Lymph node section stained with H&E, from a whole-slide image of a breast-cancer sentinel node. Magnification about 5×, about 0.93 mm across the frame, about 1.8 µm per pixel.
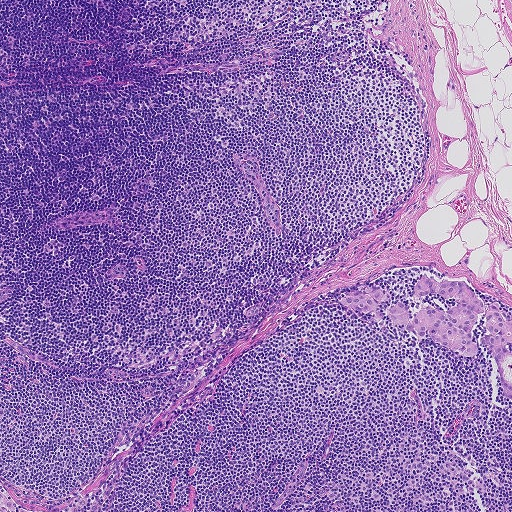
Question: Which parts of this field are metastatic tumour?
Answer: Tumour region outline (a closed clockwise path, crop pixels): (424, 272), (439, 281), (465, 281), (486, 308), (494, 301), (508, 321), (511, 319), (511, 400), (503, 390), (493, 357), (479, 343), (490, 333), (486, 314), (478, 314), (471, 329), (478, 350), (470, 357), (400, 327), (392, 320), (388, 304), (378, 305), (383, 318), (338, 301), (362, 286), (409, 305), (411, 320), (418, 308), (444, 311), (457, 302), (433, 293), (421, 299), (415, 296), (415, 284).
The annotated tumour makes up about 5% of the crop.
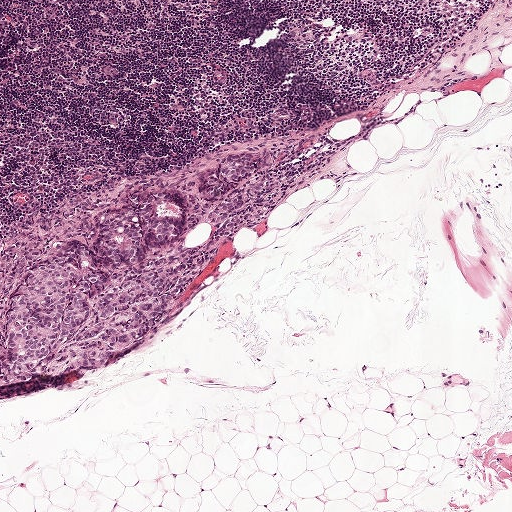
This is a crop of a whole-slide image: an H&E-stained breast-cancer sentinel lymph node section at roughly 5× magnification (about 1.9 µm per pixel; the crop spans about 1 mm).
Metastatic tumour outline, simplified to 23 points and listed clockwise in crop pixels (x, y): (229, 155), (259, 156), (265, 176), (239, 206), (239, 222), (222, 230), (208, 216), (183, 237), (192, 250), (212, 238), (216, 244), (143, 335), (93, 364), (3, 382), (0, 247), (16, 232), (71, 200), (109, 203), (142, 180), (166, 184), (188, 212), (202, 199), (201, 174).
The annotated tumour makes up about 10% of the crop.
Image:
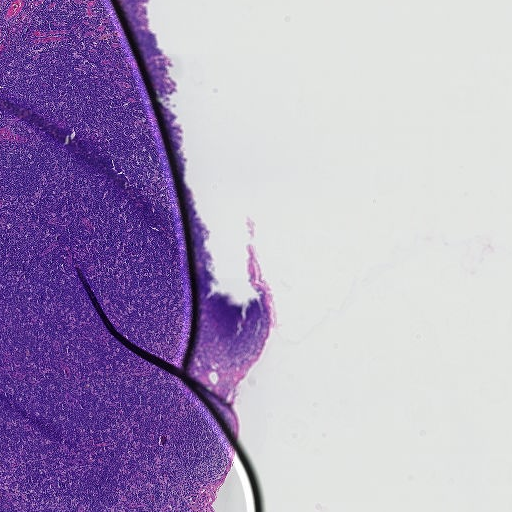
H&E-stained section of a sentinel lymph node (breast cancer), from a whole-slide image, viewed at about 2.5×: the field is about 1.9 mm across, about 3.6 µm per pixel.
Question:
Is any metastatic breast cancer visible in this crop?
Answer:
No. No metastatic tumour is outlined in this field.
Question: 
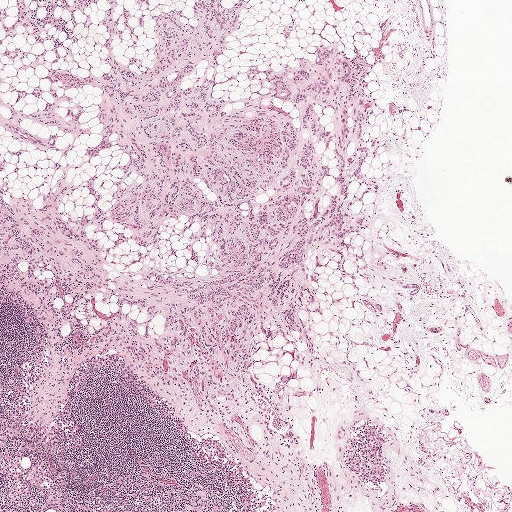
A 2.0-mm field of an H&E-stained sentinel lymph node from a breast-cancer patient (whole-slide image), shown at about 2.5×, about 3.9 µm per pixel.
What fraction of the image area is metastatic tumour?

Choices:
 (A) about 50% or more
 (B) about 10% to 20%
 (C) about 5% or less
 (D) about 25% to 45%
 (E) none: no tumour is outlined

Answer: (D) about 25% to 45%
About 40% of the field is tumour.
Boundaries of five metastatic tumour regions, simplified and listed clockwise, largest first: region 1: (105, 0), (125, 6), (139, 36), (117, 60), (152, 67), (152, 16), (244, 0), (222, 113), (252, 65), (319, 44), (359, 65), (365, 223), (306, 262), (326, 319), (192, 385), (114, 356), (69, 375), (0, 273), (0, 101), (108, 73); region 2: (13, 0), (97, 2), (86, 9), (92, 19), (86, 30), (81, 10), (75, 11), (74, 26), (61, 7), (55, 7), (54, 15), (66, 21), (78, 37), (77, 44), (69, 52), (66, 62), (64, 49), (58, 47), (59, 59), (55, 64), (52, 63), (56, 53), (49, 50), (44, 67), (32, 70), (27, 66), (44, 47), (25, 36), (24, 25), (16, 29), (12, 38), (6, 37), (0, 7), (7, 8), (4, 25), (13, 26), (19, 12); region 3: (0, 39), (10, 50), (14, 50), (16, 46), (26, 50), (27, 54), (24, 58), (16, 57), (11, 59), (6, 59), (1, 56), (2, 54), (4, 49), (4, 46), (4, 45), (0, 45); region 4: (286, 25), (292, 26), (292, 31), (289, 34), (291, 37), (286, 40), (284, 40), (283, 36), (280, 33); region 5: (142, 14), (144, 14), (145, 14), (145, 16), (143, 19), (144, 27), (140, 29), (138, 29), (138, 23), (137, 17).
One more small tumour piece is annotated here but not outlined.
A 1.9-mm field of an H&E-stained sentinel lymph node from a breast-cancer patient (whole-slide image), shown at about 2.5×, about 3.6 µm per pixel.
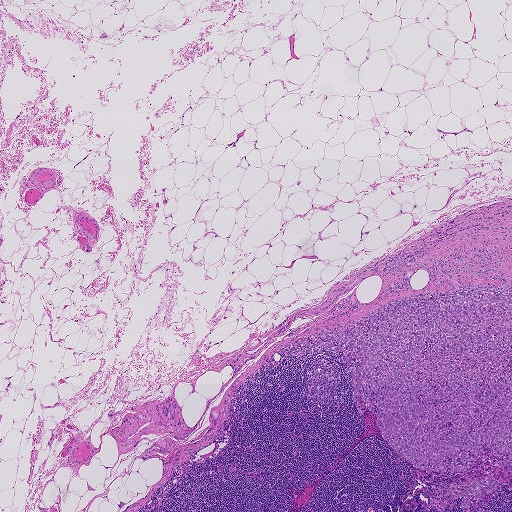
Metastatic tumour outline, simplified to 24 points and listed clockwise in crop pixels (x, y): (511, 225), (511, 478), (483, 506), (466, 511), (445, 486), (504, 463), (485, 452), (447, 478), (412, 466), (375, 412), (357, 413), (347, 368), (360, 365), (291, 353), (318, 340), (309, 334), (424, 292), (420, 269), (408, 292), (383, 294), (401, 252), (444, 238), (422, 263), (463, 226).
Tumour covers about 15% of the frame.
........
__What is being asked__: Report the number of lines in the entries above that include the string "stained". Give nothing but the number.

__Your response__: 5